IWRESTLEDABEARONCE – Late for nothing
La critique musicale est un défi permanent. Comment trouver quelque chose de nouveau à dire sur un genre archi-galvaudé comme le metalcore, par exemple ? Les groupes qui se lancent sur cette voie ont très souvent une fâcheuse tendance à copier sans broncher les règles strictes du genre, au point de reproduire toujours les mêmes albums et toujours les mêmes chansons. Ainsi, en voyant arriver le troisième album d’Iwrestledabearonce sur ma table, avec l’étiquette metalcore collée dessus, je fus pris un moment par l’angoisse de la page blanche, gêné à l’idée de devoir répéter toujours les mêmes choses sur un énième groupe de metalcore américain parmi d’autres.

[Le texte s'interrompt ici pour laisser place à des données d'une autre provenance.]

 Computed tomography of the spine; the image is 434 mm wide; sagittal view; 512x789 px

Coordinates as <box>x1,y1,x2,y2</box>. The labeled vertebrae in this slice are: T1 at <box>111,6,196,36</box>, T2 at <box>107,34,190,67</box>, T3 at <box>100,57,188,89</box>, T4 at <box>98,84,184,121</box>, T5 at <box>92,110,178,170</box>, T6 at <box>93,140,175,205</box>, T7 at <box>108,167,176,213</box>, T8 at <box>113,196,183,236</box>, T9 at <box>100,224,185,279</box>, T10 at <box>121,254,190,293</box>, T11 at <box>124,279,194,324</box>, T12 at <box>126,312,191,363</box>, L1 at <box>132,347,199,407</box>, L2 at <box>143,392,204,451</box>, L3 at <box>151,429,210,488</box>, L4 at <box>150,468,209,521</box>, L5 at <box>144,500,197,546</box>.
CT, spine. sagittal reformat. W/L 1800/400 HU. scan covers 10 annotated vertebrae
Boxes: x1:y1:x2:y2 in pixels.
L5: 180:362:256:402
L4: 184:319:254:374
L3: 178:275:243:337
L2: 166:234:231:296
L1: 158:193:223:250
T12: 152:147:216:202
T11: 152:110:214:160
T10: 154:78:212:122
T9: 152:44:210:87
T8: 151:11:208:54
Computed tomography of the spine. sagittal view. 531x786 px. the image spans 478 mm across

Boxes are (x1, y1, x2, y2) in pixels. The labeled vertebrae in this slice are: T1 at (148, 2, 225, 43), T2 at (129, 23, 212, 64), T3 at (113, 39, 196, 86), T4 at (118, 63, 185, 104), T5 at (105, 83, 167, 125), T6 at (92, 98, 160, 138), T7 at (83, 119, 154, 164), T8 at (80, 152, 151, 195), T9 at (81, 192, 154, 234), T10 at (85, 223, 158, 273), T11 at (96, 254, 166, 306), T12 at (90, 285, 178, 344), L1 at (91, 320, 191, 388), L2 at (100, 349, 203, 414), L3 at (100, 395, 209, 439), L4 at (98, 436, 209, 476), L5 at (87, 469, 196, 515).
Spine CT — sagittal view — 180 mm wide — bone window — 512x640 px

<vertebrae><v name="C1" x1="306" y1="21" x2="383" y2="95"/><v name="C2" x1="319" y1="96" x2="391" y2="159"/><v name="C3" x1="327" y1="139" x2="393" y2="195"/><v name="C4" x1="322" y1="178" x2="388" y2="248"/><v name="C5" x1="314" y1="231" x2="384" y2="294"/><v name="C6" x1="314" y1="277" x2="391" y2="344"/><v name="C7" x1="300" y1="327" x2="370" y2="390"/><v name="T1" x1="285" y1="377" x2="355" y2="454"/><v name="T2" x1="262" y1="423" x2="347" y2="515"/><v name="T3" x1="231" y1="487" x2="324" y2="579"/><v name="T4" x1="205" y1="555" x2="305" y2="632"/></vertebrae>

Pourtant, il s’avèrera que le cas Iwrestledabearonce est un peu particulier car cette formation de Louisiane commet en quelque sorte l’exploit d’être à la fois originale et parfaitement banale. Déjà, qu’est-ce qui a pris les guitaristes Steven Bradley et John Ganey de baptiser leur groupe avec un nom aussi idiot en 2007 ? Le patronyme imprononçable doit s’entendre comme « I wrestled a bear once », soit « j’ai lutté une fois contre un ours », ce qui est réellement arrivé à Steven Bradley, confronté un jour à un ourson qui lui a mis quelques coups de griffes dans les côtes avant de s’échapper dans la nature. En adoptant un tel nom, le groupe affichait déjà quelques prétentions à l’originalité.

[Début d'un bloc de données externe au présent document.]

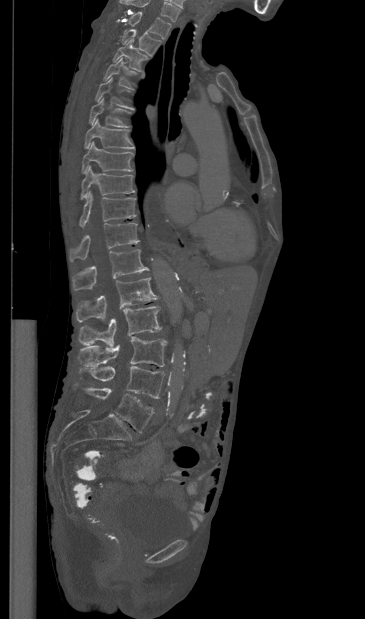
CT, spine — image width 365 mm — sagittal view
Boxes: x1 y1 x2 y2 (pixel coords, space-separated).
In this scan, the topmost labeled vertebra is T1 and the lowest is L5.
Vertebra bounding boxes:
- L5: 84 387 154 432
- L4: 80 366 164 398
- L3: 78 336 167 366
- L2: 78 306 161 346
- L1: 76 277 158 322
- T12: 72 249 148 290
- T11: 69 222 139 261
- T10: 79 191 136 227
- T9: 81 166 134 199
- T8: 82 141 133 173
- T7: 84 119 135 149
- T6: 89 97 128 127
- T5: 95 77 134 110
- T4: 104 58 136 88
- T3: 113 39 148 71
- T2: 121 29 161 55
- T1: 129 12 171 38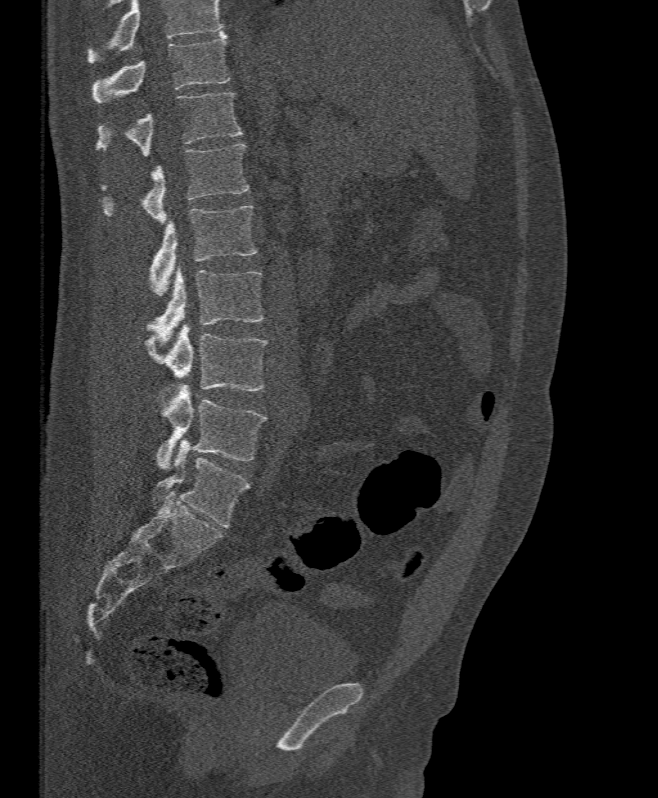 Spine computed tomography — the image is 395 mm wide — sagittal view — Bone window (WL 400, WW 1800)
No box is given to a vertebra that the top edge of the scan cuts off.
<vertebrae><v name="T11" x1="91" y1="31" x2="230" y2="102"/><v name="T12" x1="95" y1="92" x2="242" y2="156"/><v name="L1" x1="102" y1="143" x2="248" y2="222"/><v name="L2" x1="150" y1="205" x2="257" y2="296"/><v name="L3" x1="148" y1="267" x2="264" y2="349"/><v name="L4" x1="144" y1="323" x2="268" y2="391"/><v name="L5" x1="157" y1="383" x2="268" y2="469"/></vertebrae>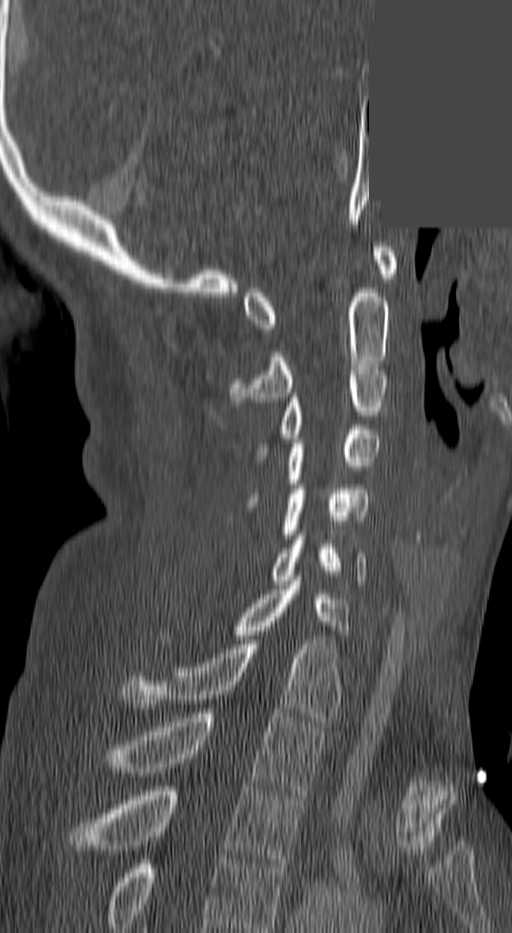

CT, spine. sagittal view. 512x933 px. a region of this slice is masked with a uniform fill. Box edges are left/top/right/bottom in pixels.
In this scan, the topmost labeled vertebra is C1 and the lowest is T3.
Vertebra bounding boxes:
- C1: left=243, top=247, right=395, bottom=333
- C2: left=232, top=288, right=388, bottom=401
- C3: left=258, top=366, right=388, bottom=452
- C4: left=282, top=430, right=377, bottom=484
- C5: left=287, top=485, right=370, bottom=538
- C6: left=272, top=535, right=367, bottom=584
- C7: left=235, top=576, right=348, bottom=639
- T1: left=122, top=640, right=340, bottom=721
- T2: left=107, top=709, right=322, bottom=794
- T3: left=67, top=786, right=304, bottom=868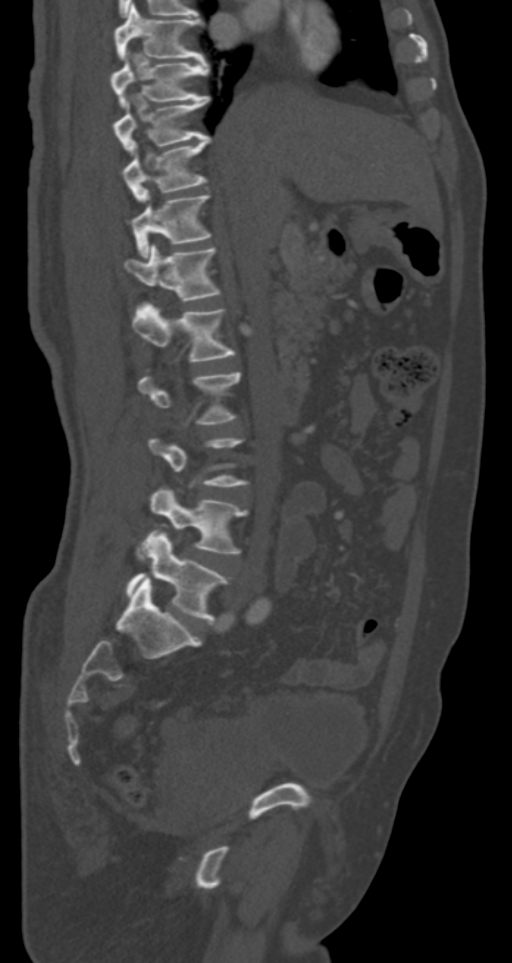
CT spine; sagittal view; bone-window reconstruction
Each box given as x1,y1,x2,y2.
A vertebra gets a box only on the slices from the first to the last where its cross-section is at least a third of its largest; on a slice outside that range it gets none.
| vertebra | x1 | y1 | x2 | y2 |
|---|---|---|---|---|
| T7 | 114 | 4 | 204 | 61 |
| T8 | 110 | 51 | 207 | 105 |
| T9 | 112 | 96 | 209 | 155 |
| T10 | 121 | 137 | 209 | 203 |
| T11 | 128 | 196 | 211 | 257 |
| T12 | 124 | 244 | 220 | 302 |
| L1 | 132 | 301 | 234 | 361 |
| L4 | 136 | 488 | 247 | 558 |
| L5 | 126 | 531 | 227 | 623 |

L’autre originalité, c’est le metalcore foncièrement expérimental mis en place par le groupe dès son premier album « It’s all happening » en 2009. Iwrestledabearonce (ou IWABO, pour simplifier) avait eu à l’époque la bonne idée de chasser sur les terres du Dillinger Escape Plan avec une chanteuse au phrasé exceptionnel, Krysta Cameron. La donzelle était en effet capable d’une véritable schizophrénie vocale, alternant sans souffrance des growlings rugueux et un chant clair assez versatile.
Les promesses du premier album, arrivé à la 121e place du Billboard américain, sont concrétisées avec « Ruining it for everybody » (2001), encore plus aventureux, mêlant metalcore, mathcore, jazz et électro à la limite du dubstep. L’ombre du Dillinger Escape Plan n’est jamais très loin et IWABO souffre sans doute d’être perpétuellement dans cette ombre, pas encore capable de vraiment se distinguer des maîtres. Pourtant, une 80e place au Billboard est encourageante.

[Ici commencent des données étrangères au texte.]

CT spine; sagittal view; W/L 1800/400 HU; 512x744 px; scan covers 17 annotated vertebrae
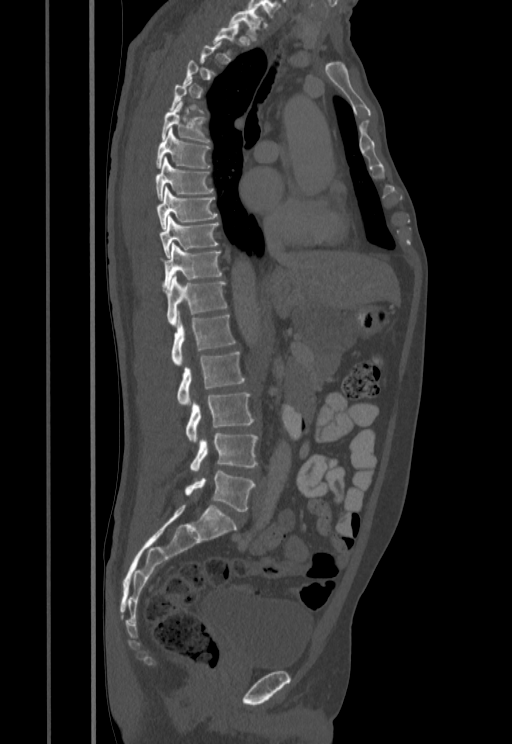

Boxes: x1 y1 x2 y2 (pixel coords, space-separated).
A vertebra gets a box only on the slices from the first to the last where its cross-section is at least a third of its largest; on a slice outside that range it gets none.
T1: 229 8 262 40
T6: 162 101 209 142
T7: 156 128 209 168
T8: 155 156 213 200
T9: 156 187 217 228
T10: 160 217 218 256
T11: 162 243 222 289
T12: 165 274 226 325
L1: 171 311 235 366
L2: 177 352 244 406
L3: 186 392 254 442
L4: 190 432 258 470
L5: 184 471 254 511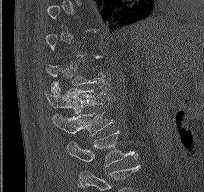
Spine computed tomography; sagittal view; bone window; 204x192 px
A vertebra gets a box only on the slices from the first to the last where its cross-section is at least a third of its largest; on a slice outside that range it gets none.
In this scan, the topmost labeled vertebra is T9 and the lowest is L2.
<vertebrae><v name="T12" x1="45" y1="80" x2="106" y2="113"/><v name="L1" x1="53" y1="109" x2="113" y2="135"/><v name="L2" x1="66" y1="130" x2="138" y2="167"/></vertebrae>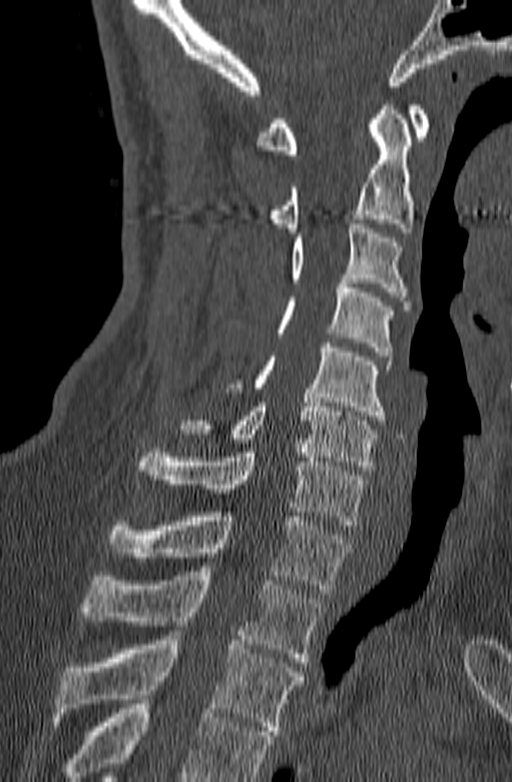 Computed tomography of the spine. image 140 mm wide. sagittal view. 512x782 px

Boxes are given in columns x1, y1, x2, y2, the pixel coordinates of their top-left and bottom-right corners.
Vertebrae that run past the bottom of the scan are left unlabeled.
| vertebra | x1 | y1 | x2 | y2 |
|---|---|---|---|---|
| T3 | 53 | 631 | 304 | 735 |
| T2 | 81 | 571 | 320 | 662 |
| T1 | 107 | 512 | 351 | 593 |
| C7 | 136 | 448 | 366 | 525 |
| C6 | 178 | 398 | 377 | 470 |
| C5 | 225 | 343 | 391 | 420 |
| C4 | 276 | 279 | 392 | 356 |
| C3 | 290 | 219 | 410 | 310 |
| C2 | 268 | 105 | 414 | 232 |
| C1 | 257 | 105 | 429 | 154 |

Alors, qu’en est-il du troisième album « Late for nothing », sorti comme les deux précédents sur Century Media ? C’est là que le bât blesse, parce qu’entretemps, Krysta Cameron a quitté le groupe pour cause de maternité. Sa remplaçante Courtney LaPlante (ex-Unicron) parvient peut-être à surprendre avec son registre vocal allant du grognement de rhinocéros en rut à des textures claires comme le cristal, mais cette voix claire ne rentre justement pas dans les traces de Krysta Cameron. Il y a comme un sentiment de coup porté à côté, loin de la cible. Ça ne percute pas. De plus, le groupe de Steven Bradley commet l’erreur stratégique de réorienter ses nouvelles chansons vers un metalcore beaucoup plus conventionnel, aussi orthodoxe que celui des affreux The Devil Wears Prada.
Les débuts de l’album sont assez pénibles. Ce n’est que vers la ballade « Mind the gap » que l’on commence à apercevoir une diversification. IWOBA parvient à séduire également avec « Carnage Asada » et son solo de guitare ultra-technique. Pas étonnant, il est signé Steve Vai, invité prestigieux qui va obliger tous ses fans à acheter l’album d’Iwrestledabearonce. Le groupe échappe à la catastrophe en plaçant en fin d’album trois titres un peu plus aventureux que les précédents. Mais les parties vocales claires de Courtney LaPlante reviennent toujours comme des scies et ça finit par irriter.
Déception donc pour ce troisième album qui ne tient pas le niveau de ses prédécesseurs. Il y a des choses intéressantes mais quand on a écouté « It’s all happening » et surtout « Ruining it for everybody », on reste sur sa faim. Il n’y a plus qu’à monter une association militant pour le retour de Krysta Cameron au sein d’Iwrestledabearonce.